Debt sizing with a target debt service coverage ratio (DSCR) is a method used in project finance to determine the appropriate amount of debt financing that a project can support while maintaining a certain level of debt repayment capacity.
What is the Debt Service Coverage Ratio (DSCR)?
The debt service coverage ratio (DSCR) is a financial metric that measures the ability of a project to generate enough cash flow to cover its debt service obligations, including principal and interest payments. A DSCR of 1.0x indicates that the project generates enough cash flow to cover its debt service obligations, while a DSCR above 1.0x indicates that the project generates more cash flow than required to cover its debt service obligations.
To size the debt with a target DSCR, a financial model is used to estimate the project's expected cash flows over the life of the project. This cash flow forecast is then used to determine the maximum amount of debt that the project can support while maintaining a target DSCR.
Debt Sizing Case Study: 50 MWp Solar PV Project
Let’s look at a case study for a 50 MWp solar PV project. The following Information Memorandum provides all information necessary to determine the maximum debt capacity as well as a sculpted debt repayment profile for this specific project.
Since we would like to understand how much debt the solar park can take on while meeting a minimum target DSCR, Debt Option 2 (sculpted repayment) is relevant for building our business case.
The key information needed for debt sizing purposes is the following:
1. Maximum gearing ratio: 80.0%
2. Minimum (Target) DSCR: 1.30x
3. All-in interest rate: 2.00% p.a.
4. Maximum loan tenor: 20 years
5. Grace period: 1 year
This information allows us to build a financial model to determine the maximum debt capacity, debt repayment profile considering seasonality effects, and many other return metrics such as IRR, NPV, Cash-on-Cash return, and payback period.
1. Step: Set up relevant debt inputs
First, we need to set up all relevant debt inputs for the sculpted debt repayment profile. It is best practice to set up such inputs in a separate sheet that solely considers input figures. Below is an example of how such inputs may be organized in a best-practice project finance model.

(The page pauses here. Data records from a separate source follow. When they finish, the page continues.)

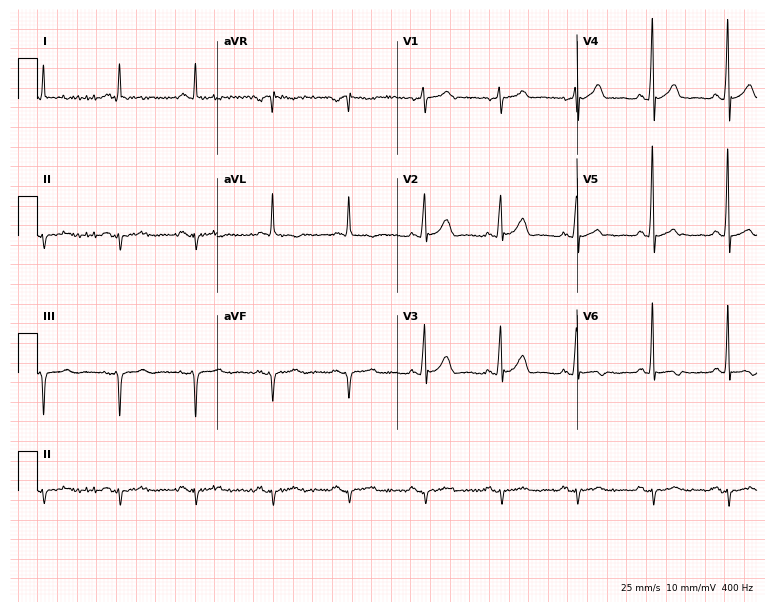
Resting 12-lead electrocardiogram (7.3-second recording at 400 Hz). Patient: a male, 68 years old. None of these six findings is recorded: first-degree AV block, right bundle branch block, left bundle branch block, sinus bradycardia, atrial fibrillation, sinus tachycardia.
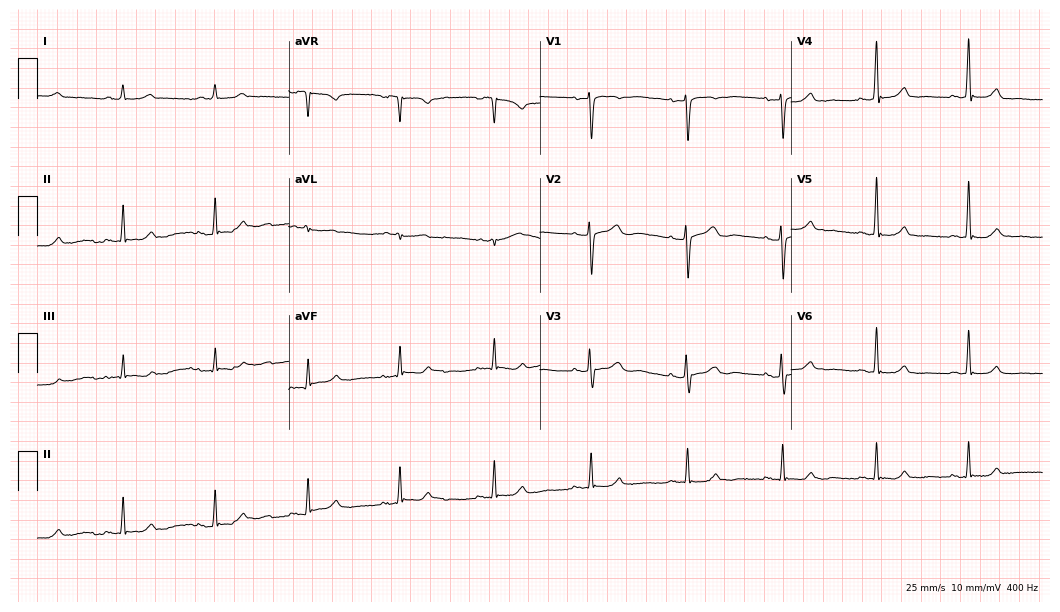
Electrocardiogram, a woman, 69 years old. Overall reading on record: normal ECG.
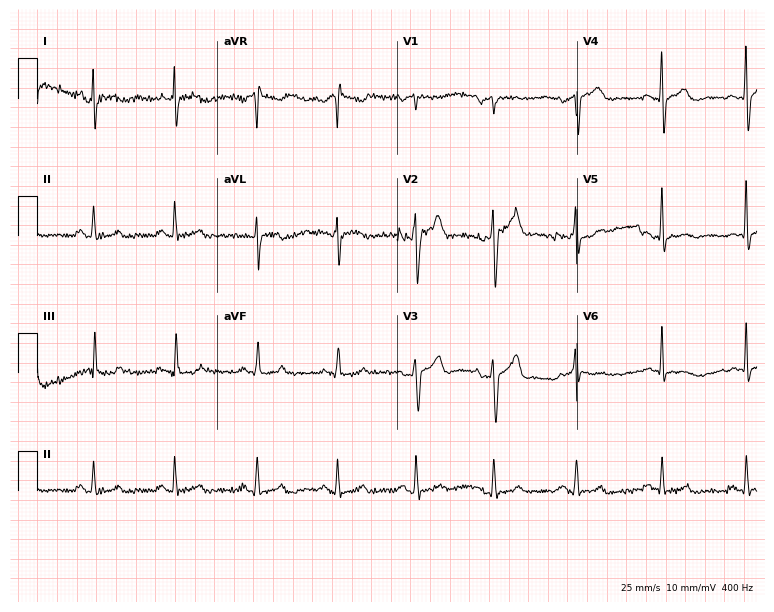
Resting 12-lead electrocardiogram. Patient: a male, 44 years old. None of these six findings is recorded: first-degree AV block, right bundle branch block, left bundle branch block, sinus bradycardia, atrial fibrillation, sinus tachycardia. Other findings, if any, are not listed.

2. Step: Determine Cash Flow Available to Debt Service
Next, you need to determine how much cash flow available for debt service (CFADS) each respective period offers. These quarterly CFADS will be used to size the appropriate loan repayment profile.
Cash flow available for debt service (CFADS) is a financial metric that measures the amount of cash generated by a project that is available to service its debt obligations after all operating expenses, taxes, and capital expenditures have been paid. CFADS is an important metric concerning debt sizing and project finance because it represents the cash flow available to pay back debt service to project finance lenders.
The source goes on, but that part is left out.